Given the following pandas DataFrame -
json_path | Reporting Group | Entity/Grouping | Entity ID | Adjusted Value (Today, No Div, USD) | Adjusted TWR (Current Quarter, No Div, USD) | Adjusted TWR (YTD, No Div, USD) | Annualized Adjusted TWR (Since Inception, No Div, USD) | Adjusted Value (No Div, USD) | TWR Audit Note |
---|---|---|---|---|---|---|---|---|---|
data.attributes.total.children.[0].children.[0].children.[0] | Barrack Family | William and Rupert Trust | 9957007 | -1.44 | -1.44 | ||||
data.attributes.total.children.[0].children.[0].children.[0].children.[0] | Barrack Family | Cash | - | -1.44 | -1.44 | ||||
data.attributes.total.children.[0].children.[0].children.[1] | Barrack Family | Gratia Holdings No. 2 LLC | 8413655 | 55491732.66 | -0.971018847 | -0.971018847 | 11.52490309 | 55491732.66 | |
data.attributes.total.children.[0].children.[0].children.[1].children.[0] | Barrack Family | Investment Grade Fixed Income | - | 18469768.6 | 18469768.6 | ||||
data.attributes.total.children.[0].children.[0].children.[1].children.[1] | Barrack Family | High Yield Fixed Income | - | 3668982.44 | -0.205356545 | -0.205356545 | 4.441190127 | 3668982.44 |
I try and save only rows that contain 4x occurances of .children.[]

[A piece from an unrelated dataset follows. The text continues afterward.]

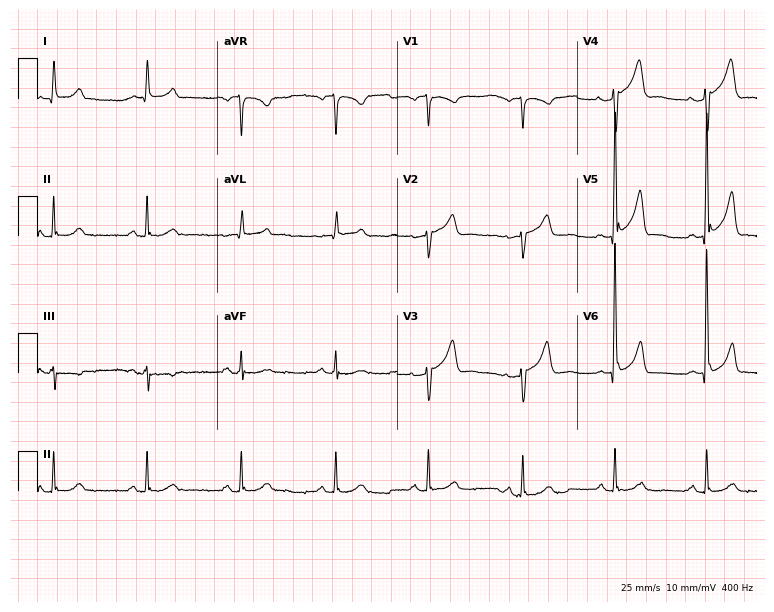
Standard 12-lead ECG recorded from a 75-year-old man. None of these six findings is recorded: first-degree AV block, right bundle branch block, left bundle branch block, sinus bradycardia, atrial fibrillation, sinus tachycardia. Only these six findings were labelled.
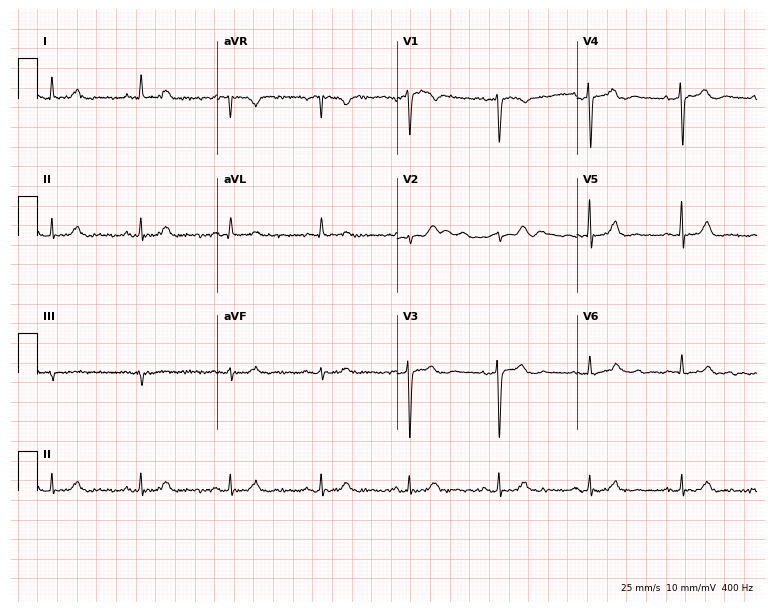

using the following statement -
Code: perf_by_entity_df = df[df['json_path'].str.contains(r'(\.children\.\[\d \]){4}')]
However receive the following:
Error:UserWarning: This pattern is interpreted as a regular expression, and has match groups. To actually get the groups, use str.extract.
Any suggestions why this is happening?
CodePudding user response:
Use the code below to suppress the warning:
perf_by_entity_df = df[df['json_path'].str.contains(r'(?:\.children\.\[\d \]){4}')]
Replace:
r'(\.children\.\[\d \]){4}'
By:
r'(?:\.children\.\[\d \]){4}'
# ^^-- HERE: Non capturing group
From the documentation:
(?:...)
A non-capturing version of regular parentheses. Matches whatever regular expression is inside the parentheses, but the substring matched by the group cannot be retrieved after performing a match or referenced later in the pattern.